= Detty December (Nigeria) =

Festivities of the Christmas holiday period

Detty December describes the festive season in Nigeria. The season often begins around December until after the new year or early January. The festive period is a season marked by its celebratory events The season is also a period when many Nigerians both within the country and in the diaspora, return home to celebrate with family and friends.

==Etymology and usage==
In Nigerian Pidgin the term Detty is a corruption of "dirty", it implies festivities or celebration with no restraint during the Christmas and holiday season.

== Origin==
The origin of the term is unclear. Some people have claimed that the celebration started after the 2004 Calabar Carnival in South south part of Nigeria, which was called "Africa's biggest street party" by Donald Duke, a former governor of Cross Rivers State. According to Nigerian magazine BellaNaija and The Guardian, the term was coined and popularized by Nigerian singer Mr. Eazi, who used it as a hashtag for his concert in Lagos in 2016. Mr Eazi also went on to trademark the term.

== Commercialisation and Formalisation ==
As Detty December gained wider recognition, it became increasingly associated with organised events and commercial activity within Nigeria’s entertainment sector, particularly in Lagos. In 2025, Nigerian creative agency, Livespot360 announced it trademarked the phrase "Detty December" in 2019

== Events ==
Detty December is a term often used by members of the Nigerian diaspora who have recently returned home. These recent returnees are often nicknamed IJGBs, an acronym standing for "I Just Got Back". The World Bank reports that remittances for the Nigerian diaspora during this period account for 4% of Nigeria's GDP, and show significant spending power when the expatriates come back home.

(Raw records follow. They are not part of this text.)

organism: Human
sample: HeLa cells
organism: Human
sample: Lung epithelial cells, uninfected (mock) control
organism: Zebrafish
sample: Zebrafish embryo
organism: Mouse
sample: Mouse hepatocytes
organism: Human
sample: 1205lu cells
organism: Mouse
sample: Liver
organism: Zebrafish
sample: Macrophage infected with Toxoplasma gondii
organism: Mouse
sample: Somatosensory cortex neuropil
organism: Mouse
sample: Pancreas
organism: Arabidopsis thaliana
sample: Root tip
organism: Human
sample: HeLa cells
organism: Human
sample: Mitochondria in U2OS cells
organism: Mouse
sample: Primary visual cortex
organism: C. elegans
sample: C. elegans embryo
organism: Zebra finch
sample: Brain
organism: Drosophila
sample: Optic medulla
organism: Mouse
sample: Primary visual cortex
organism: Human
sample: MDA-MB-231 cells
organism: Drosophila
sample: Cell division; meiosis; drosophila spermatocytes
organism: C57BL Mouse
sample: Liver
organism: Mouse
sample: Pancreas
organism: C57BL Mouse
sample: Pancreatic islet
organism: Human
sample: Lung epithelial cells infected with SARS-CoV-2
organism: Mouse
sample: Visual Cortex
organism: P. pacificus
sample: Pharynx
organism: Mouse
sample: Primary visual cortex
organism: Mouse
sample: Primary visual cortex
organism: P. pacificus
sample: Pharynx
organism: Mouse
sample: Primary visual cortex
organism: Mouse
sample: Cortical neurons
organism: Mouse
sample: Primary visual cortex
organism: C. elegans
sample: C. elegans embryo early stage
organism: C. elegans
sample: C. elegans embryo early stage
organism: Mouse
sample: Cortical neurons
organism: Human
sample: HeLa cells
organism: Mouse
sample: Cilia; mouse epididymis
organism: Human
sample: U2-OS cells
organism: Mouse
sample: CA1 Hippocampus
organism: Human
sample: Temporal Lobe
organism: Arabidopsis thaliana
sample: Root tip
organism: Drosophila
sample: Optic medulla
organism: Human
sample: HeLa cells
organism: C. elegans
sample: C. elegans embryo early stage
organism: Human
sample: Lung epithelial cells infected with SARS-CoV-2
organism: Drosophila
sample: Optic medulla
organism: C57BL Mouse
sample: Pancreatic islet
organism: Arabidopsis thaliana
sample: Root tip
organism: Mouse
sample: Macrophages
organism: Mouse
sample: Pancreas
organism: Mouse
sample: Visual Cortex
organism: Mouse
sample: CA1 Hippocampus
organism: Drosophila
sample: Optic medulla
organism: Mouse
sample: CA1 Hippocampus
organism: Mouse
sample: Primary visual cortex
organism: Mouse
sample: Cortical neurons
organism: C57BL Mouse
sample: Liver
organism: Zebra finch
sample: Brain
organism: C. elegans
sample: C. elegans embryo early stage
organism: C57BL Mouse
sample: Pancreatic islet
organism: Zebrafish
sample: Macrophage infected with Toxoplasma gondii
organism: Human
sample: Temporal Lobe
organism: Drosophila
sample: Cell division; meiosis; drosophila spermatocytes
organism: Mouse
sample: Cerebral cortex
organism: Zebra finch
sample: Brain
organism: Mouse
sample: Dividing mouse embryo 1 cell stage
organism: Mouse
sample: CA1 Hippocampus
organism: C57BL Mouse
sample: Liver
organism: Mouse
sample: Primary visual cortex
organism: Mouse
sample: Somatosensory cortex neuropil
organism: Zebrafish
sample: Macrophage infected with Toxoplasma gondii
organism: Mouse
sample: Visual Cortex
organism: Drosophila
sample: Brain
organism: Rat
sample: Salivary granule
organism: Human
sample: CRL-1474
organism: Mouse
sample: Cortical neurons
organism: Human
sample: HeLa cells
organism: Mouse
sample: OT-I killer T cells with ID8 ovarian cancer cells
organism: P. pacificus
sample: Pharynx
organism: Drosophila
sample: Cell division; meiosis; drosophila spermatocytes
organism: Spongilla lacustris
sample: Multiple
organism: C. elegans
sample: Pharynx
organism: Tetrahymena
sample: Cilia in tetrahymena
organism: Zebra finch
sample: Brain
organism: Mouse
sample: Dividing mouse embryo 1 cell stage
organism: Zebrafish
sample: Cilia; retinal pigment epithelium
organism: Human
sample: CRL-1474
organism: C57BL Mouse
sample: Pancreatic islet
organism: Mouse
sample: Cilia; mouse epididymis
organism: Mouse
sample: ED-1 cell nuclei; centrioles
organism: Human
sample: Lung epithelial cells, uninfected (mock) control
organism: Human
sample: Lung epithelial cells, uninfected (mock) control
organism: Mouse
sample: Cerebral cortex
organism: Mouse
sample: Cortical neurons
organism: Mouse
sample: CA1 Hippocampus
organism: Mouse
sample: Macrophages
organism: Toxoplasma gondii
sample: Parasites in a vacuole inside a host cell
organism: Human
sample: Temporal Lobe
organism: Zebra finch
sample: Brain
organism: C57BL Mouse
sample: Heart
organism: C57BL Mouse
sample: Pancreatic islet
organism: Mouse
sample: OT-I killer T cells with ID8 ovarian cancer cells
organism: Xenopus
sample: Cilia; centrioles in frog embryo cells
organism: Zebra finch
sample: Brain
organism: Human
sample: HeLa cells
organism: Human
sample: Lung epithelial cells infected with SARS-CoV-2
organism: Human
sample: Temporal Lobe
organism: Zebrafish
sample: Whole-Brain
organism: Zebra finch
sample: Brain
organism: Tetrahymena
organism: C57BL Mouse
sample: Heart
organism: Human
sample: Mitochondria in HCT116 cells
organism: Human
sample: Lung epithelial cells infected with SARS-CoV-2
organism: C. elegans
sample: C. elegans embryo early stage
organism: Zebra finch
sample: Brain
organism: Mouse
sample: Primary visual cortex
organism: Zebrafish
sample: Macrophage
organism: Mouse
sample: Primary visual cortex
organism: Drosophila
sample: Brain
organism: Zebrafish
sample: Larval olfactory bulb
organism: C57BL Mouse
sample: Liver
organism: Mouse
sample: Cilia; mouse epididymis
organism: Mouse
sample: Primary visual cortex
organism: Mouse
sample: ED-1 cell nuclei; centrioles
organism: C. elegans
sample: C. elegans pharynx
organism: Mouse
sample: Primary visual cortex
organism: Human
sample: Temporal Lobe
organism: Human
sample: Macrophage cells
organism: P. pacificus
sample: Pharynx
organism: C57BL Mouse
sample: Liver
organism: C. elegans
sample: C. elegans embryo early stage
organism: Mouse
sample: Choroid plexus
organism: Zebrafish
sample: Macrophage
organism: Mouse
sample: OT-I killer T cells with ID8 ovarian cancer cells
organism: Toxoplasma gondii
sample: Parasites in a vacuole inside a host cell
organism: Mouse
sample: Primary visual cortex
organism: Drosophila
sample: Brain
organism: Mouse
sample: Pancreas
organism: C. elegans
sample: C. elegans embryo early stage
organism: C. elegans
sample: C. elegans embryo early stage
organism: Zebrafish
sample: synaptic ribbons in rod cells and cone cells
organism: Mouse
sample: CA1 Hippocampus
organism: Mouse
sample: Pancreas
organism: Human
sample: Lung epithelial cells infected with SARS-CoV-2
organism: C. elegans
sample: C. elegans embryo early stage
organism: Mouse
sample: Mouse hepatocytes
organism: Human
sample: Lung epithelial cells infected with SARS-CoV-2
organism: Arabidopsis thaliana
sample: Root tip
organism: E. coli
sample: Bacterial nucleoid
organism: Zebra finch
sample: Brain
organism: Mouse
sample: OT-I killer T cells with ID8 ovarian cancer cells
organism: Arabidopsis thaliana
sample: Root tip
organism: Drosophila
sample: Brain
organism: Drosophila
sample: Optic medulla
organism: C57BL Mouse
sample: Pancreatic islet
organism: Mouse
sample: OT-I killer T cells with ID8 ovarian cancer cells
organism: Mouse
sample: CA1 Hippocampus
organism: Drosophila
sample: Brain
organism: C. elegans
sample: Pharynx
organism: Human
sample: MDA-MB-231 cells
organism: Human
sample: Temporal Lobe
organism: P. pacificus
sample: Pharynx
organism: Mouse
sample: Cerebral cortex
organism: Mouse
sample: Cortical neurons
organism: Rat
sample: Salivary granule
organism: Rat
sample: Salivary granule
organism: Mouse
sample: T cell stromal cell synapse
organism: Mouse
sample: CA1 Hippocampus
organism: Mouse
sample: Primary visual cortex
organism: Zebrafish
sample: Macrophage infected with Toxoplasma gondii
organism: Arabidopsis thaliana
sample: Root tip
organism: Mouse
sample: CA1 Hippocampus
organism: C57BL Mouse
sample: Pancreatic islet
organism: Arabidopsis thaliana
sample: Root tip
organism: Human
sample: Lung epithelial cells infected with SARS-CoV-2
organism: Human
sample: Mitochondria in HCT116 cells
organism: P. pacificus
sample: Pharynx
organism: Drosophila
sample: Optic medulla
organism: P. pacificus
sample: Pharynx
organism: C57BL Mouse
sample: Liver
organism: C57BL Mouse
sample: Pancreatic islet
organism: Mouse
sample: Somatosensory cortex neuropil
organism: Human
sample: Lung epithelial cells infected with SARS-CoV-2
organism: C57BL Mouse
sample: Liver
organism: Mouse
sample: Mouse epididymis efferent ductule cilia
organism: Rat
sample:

While Detty December is mostly associated with the cities, many of the returnees also use this opportunity to visit their countryside villages. Igbos refer to this as Nbịarute or ịlota ụlọ̀ (homecoming/Journeying home), during which close friends and families both from the diaspora and the cities specifically go home to their village countryside to celebrate the holidays and other festivals. Detty December primarily focuses on urban city visits by the Nigerian diaspora for festivities like Rhythm Unplugged, a concert that has been running since 2004 designed to promote Nigerian musicians and international artists. Lagos, a city in with a rich history of Owanbe and a thriving entertainment industry (being the home to the global music phenomenon Afrobeats) is often considered the face of Detty December.

A variety of events take place throughout this social calendar in Nigeria they include house parties, street carnivals, beach hangouts to concerts, weddings, nightclub. Among these social gatherings, the December concerts in the country is one of the pivotal events of the season and as such it draws on numerous musical artists and organizations to host performances during this period. Notably, these year-end concerts are not exclusive to renowned musical entities such as Flytime Fest which usually headlines top Nigerian Afrobeats stars like Burna Boy, Asake, Wizkid, Davido, Olamide, Rema, Ayra Starr; various businesses, state governments and even federal departments also curate concerts within this season. This trend results in substantial earnings for Nigerian artists, akin to the magnitude of the Super Bowl, as articulated by Afrobeats star Davido. In 2024 the Lagos State government hosted a Boat Regatta while in 2025 the Nigerian federal government held a good and culture festival for the Detty December season. The travel Nigerian diaspora makes back home during the December prompts the staging of weddings, synchronized with the congregation of friends and families for Christmas celebrations. These weddings often span entire days, culminating in lively after-parties.
===List of specific events in timeframe ===
Some specific events organized in the 2025 detty december timeframe calendar are listed below.

| Name | Date | Location |
|---|---|---|
| Nigerian Air Show | 2–4 December 2025 | Legend Hotel, Lagos |
| The Experience | 5 December 2025 | Tafawa Balewa Square |
| Shiloh | 9–14 December 2025 | The Ark, Ota, Ogun |
| Motherland 2025 | 15–21 December 2025 | Lagos and Abuja |
| Rhythm Unplugged | 21 December 2025 | Eko Hotels and Suites |
| Flytime Fest | 22–25 December 2025 | Eko Hotels and Suites |
| Obi's House | Every Monday | Obi's House |
| Calabar Carneval | 30 November 2025 - 1 January 2026 | Calabar, Cross river |
| Detty Dec Fest | 18 - 31 December | Ilubirin |
| Lagos Boat Regatta | TBD | Five Cowries Creek, Lagos |

==Criticism==
Driven partly by the spending of the visiting Nigerian diaspora and the purchasing power of foreign exchange rates, the government welcomes the influx and its impact on the economy. On the other hand, with the wealth on display starkly contrasting with the prevailing economic hardship of the locals, some residents fret at being shut out of their cities by the increased prices and traffic. The phenomenon has also caused strains on the inadequate facilities in the country. A common practice often decried by business owners during this season, are charge backs which are often done by the diaspora Nigerians who report the expenses spent during the December period as fraud, in an attempt to gain back money, this leads to financial losses for business owners.